Beim Anblick eines Sees oder Stausees schleicht sich leicht Unbehagen ein. Vor einem liegt eine riesige, oder auch weniger große Wassermasse, die vordergründig wenige Geheimnisse preisgibt. Steine, Krautfelder, Bachbetten erschließen sich keinem weitschweifenden Blick. Migrationszüge von Forellen sind dem gelegentlichen Besucher nicht vertraut. Standorttreue wird von Regenbogen- und Seeforellen kleingeschrieben. Futter in Form von Insekten und Brutfischen sammelt sich vegetationsbedingt und von Wind und Sonne beeinflusst, oft an wenig offensichtlichen Stellen. Wo und wie nun beginnen, um das vor sich liegende Geheimnis zu lüften?
WETTERBEOBACHTUNG
Wetterberichte über längere Zeiträume zu verfolgen steht an oberster Stelle. Sich Notizen über spezielle Windverhältnisse der vorgehenden Tage zu machen ist unerlässlich. Wind bringt Stillwasser in Bewegung und wirkt oft Tage nach. Sich wachsamen Auges dem ausgewählten Spot zu nähern, gibt Aufschlüsse über Insektenschlüpfe der letzten Tage. Denn Forellen sind nicht die einzigen Genießer von Zuckmücken, Eintags- und Köcherfliegen. Passiert man ein Spinnennetz, lohnt sich der Blick auf den Inhalt der klebrigen Fäden. Und je dichter der Schlupf, umso höher die Wahrscheinlichkeit das Spinnen ihre Netze in Ufernähe ausrichten, um den dicken Leib eines Wasserinsekts zu fangen, einzuhüllen und auszusaugen.

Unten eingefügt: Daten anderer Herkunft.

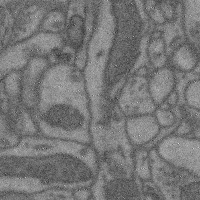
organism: Mouse
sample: Cerebral cortex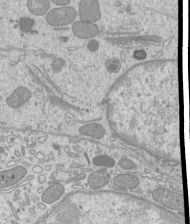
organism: Mouse
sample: Cilia; mouse epididymis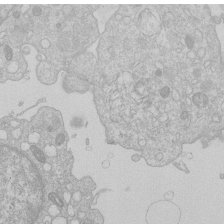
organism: Human
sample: Macrophage cells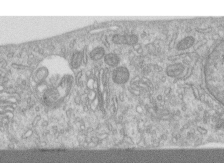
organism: Human
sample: Centriole in RPE cells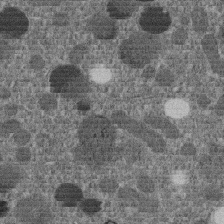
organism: C. elegans
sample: C. elegans embryo early stage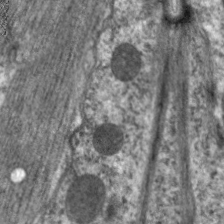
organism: C. elegans
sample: Pharynx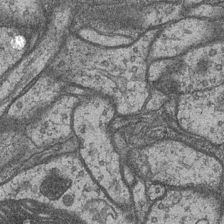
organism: Drosophila
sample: Optic medulla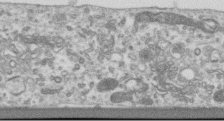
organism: Human
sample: Centriole in RPE cells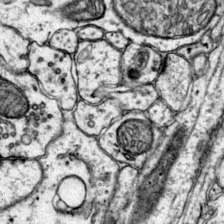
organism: Mouse
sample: Primary visual cortex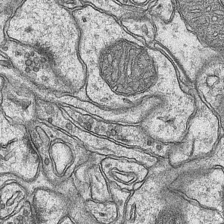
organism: Mouse
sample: CA1 Hippocampus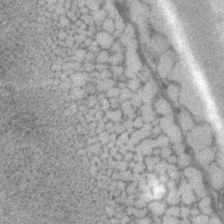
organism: P. pacificus
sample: Pharynx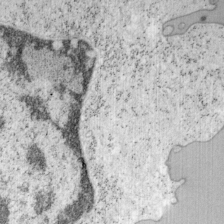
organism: Mouse
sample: OT-I killer T cells with ID8 ovarian cancer cells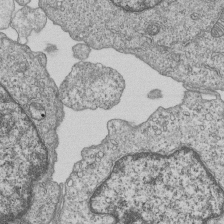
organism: Human
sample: MDA-MB-231 cells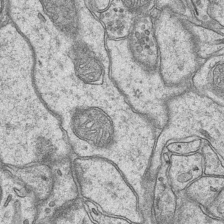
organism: Mouse
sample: CA1 Hippocampus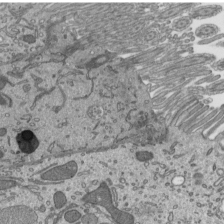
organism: Mouse
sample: Mouse epididymis efferent ductule cilia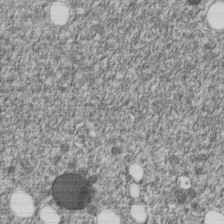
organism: C. elegans
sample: C. elegans embryo early stage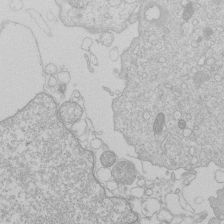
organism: Human
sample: Macrophage cells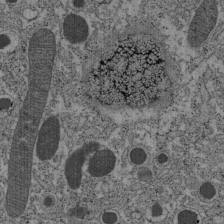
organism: C57BL Mouse
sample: Pancreatic islet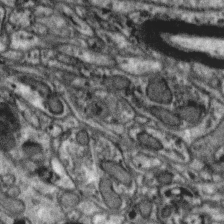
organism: Zebra finch
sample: Brain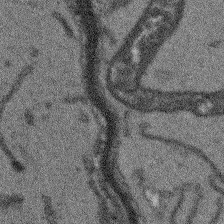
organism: Arabidopsis thaliana
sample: Root tip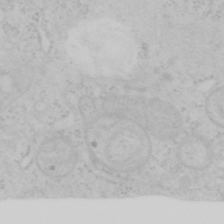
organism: Mouse
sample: OT-I killer T cells with ID8 ovarian cancer cells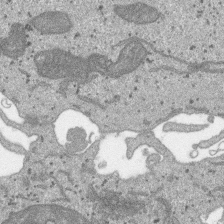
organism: Human
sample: Lung epithelial cells infected with SARS-CoV-2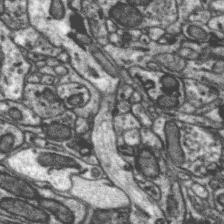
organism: Zebra finch
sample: Brain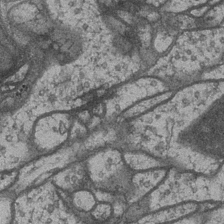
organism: Drosophila
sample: Optic medulla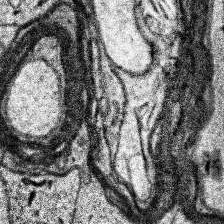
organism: Human
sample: Temporal Lobe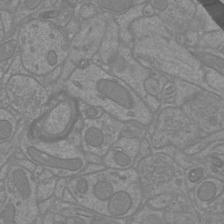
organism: Mouse
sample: Cortical neurons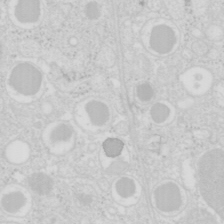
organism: Mouse
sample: Pancreas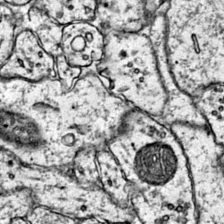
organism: Mouse
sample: Primary visual cortex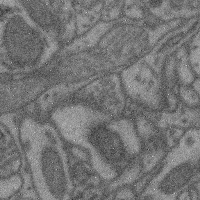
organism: Mouse
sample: Cerebral cortex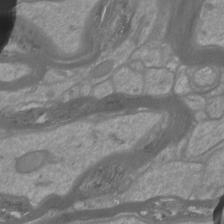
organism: Mouse
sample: Cortical neurons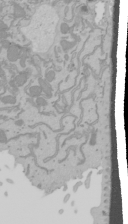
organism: Mouse
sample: Cancer cell death in ED-1 cells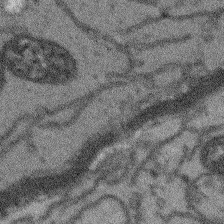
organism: Arabidopsis thaliana
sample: Root tip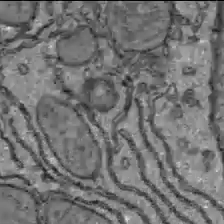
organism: C57BL Mouse
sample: Liver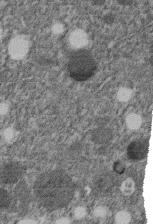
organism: C. elegans
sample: C. elegans embryo early stage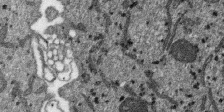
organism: Human
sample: Lung epithelial cells infected with SARS-CoV-2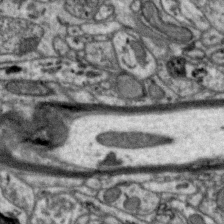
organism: Zebra finch
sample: Brain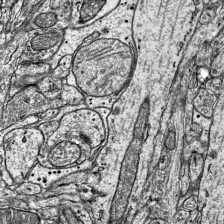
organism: Mouse
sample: Visual Cortex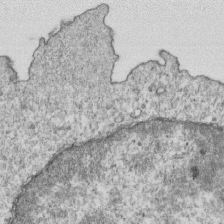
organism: Mouse
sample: Activated OT-1 CD8+ T cells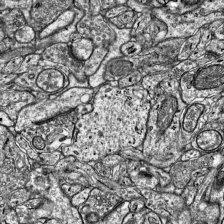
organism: Mouse
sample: Visual Cortex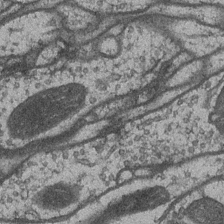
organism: Drosophila
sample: Optic medulla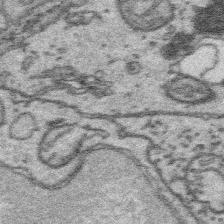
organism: Platynereis dumerilii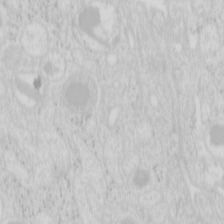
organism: Mouse
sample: Pancreas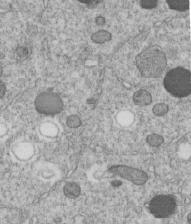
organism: C. elegans
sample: C. elegans embryo early stage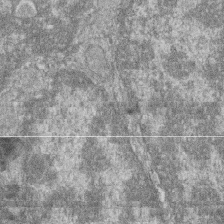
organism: Zebrafish
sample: Cilia; retinal pigment epithelium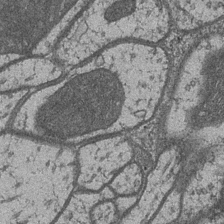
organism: Drosophila
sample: Optic medulla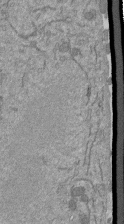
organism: Mouse
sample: ED-1 cell nuclei; centrioles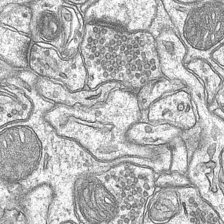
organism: Mouse
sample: CA1 Hippocampus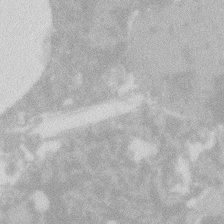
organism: Zebrafish
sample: Macrophage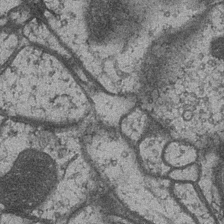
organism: Drosophila
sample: Optic medulla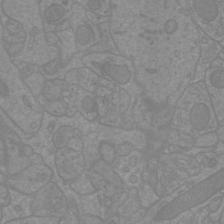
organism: Mouse
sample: Cortical neurons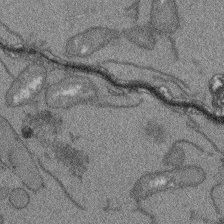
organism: Arabidopsis thaliana
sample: Root tip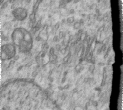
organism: Human
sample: Centriole in RPE cells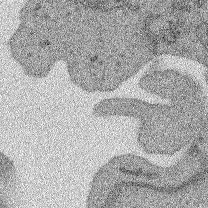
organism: Human
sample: HeLa cells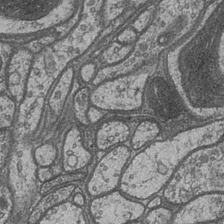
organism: Drosophila
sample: Optic medulla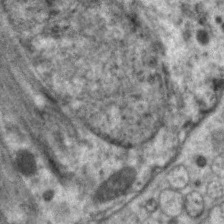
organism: C. elegans
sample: Pharynx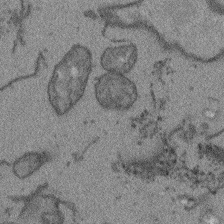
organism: Arabidopsis thaliana
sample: Root tip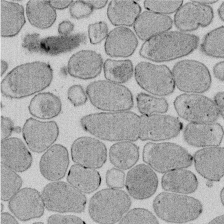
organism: E. coli
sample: Bacterial nucleoid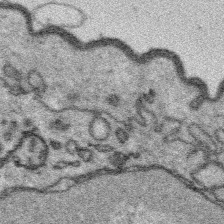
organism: Platynereis dumerilii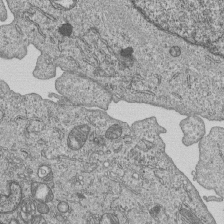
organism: Human
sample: MDA-MB-231 cells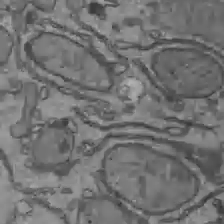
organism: C57BL Mouse
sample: Liver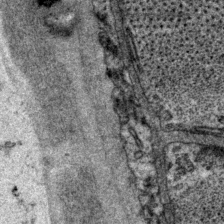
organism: P. pacificus
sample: Pharynx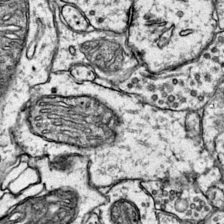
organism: Mouse
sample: Primary visual cortex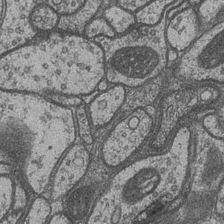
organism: Drosophila
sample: Optic medulla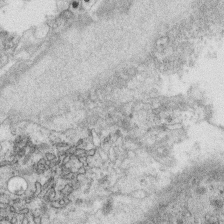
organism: C. elegans
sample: C. elegans oocyte; sperm cells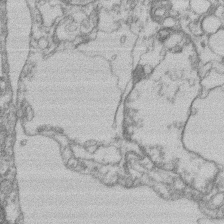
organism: Mouse
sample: T cell stromal cell synapse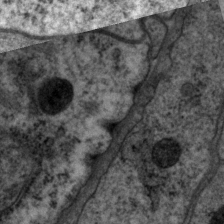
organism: P. pacificus
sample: Pharynx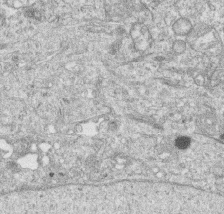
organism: Human
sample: HeLa cell HIV synapse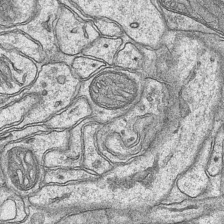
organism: Mouse
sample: CA1 Hippocampus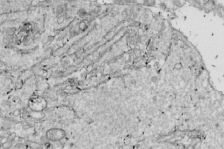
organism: Drosophila
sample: Cell division; meiosis; drosophila spermatocytes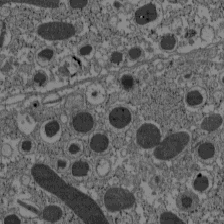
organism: C57BL Mouse
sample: Pancreatic islet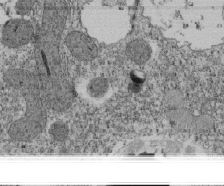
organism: Tetrahymena
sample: Cilia in tetrahymena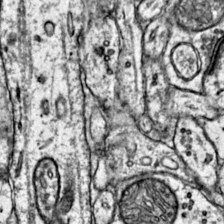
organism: Mouse
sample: Primary visual cortex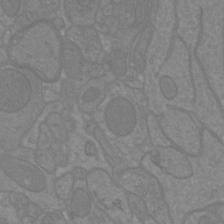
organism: Mouse
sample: Cortical neurons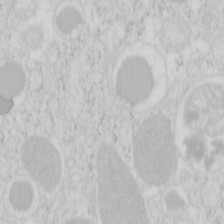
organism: Mouse
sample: Pancreas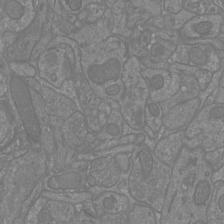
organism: Mouse
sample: Cortical neurons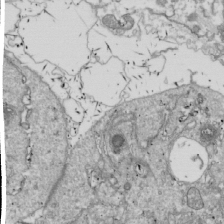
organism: Drosophila
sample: Cell division; meiosis; drosophila spermatocytes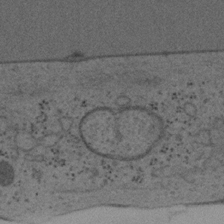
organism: Human
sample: HeLa cells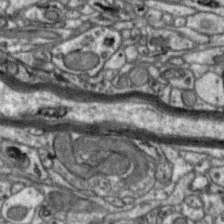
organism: Zebra finch
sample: Brain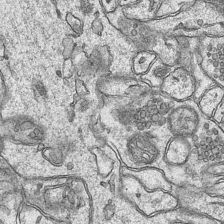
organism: Mouse
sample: CA1 Hippocampus

Vermittelt das Seeufer keine Hinweise, lässt man den Blick über das Wasser schweifen. Aquatischer Beutetiere sind sowohl Gefahren aus dem Wasser, als auch der Luft ausgesetzt. Den Schlupf erfolgreich angeschlossen, Flügel getrocknet und von der Oberfläche abgehoben, garantiert einzig die Masse an Artgenossen das Fortbestehen. Denn Schwalben greifen ein Insekt nach dem anderen auf, wenn sie dicht über der Oberfläche ihre rasanten Kurse drehen. Haubentaucher und andere Wasservögel ernähren sich ebenso von Fischbrut, wie Forellen. Tauchen diese Vögel in einem begrenzten Bereich um mit ihren rauen Schnäbeln, kleine Jungfische aus einem Schwarm aufzugreifen, befinden sich Forellen nicht unweit. Möwen stürzen sich aus der Luft in den See und picken betäubte oder gelähmte Fische auf, die der kräftige Schlag einer Forelle hinterließ, wenn diese einen aus tausenden kleinen Fischen bestehenden Schwarm attackierten. Die Existenz in den untersten Gliedern der Nahrungskette ist keine leichte.
AUSKÜNFTE EINHOLEN
Beim Kauf der Tageskarte in einem Tackle Shop, soll man unbedingt ein Gespräche mit den Verkäufern führen. Es ist im Interesse der Verkäufer, wenn Gäste einen erfolgreichen Tag verbringen und in Zukunft erneut den Weg an das Gewässer antreten. Eine oft ungenutzte Quelle an Information am Wasser, sind andere Fischer. Sieht man sich die Auskunfts- und Mitteiligkeitsfreudigkeit vieler Angler in Foren und Blogs an, überrascht es überhaupt nicht, dass viele Fischer bereitwillig Erfahrung und Wissen mitteilen – Höflichkeit und Umsicht vorausgesetzt. Wer zu einem bis zur Hüfte im Wasser stehenden Kollegen oder Kollegin watet, um Auskünfte über Fangerfolg, Taktik und Fliegen zu erhalten, darf sich nicht über spitze, muffige, gar obszöne Reaktionen wundern. Die eigene Freiheit endet immer dort, wo die des anderen beginnt – somit halten wir uns an den Respektabstand von fünfzig Metern, begegnen wir einem anderen Fischer am See.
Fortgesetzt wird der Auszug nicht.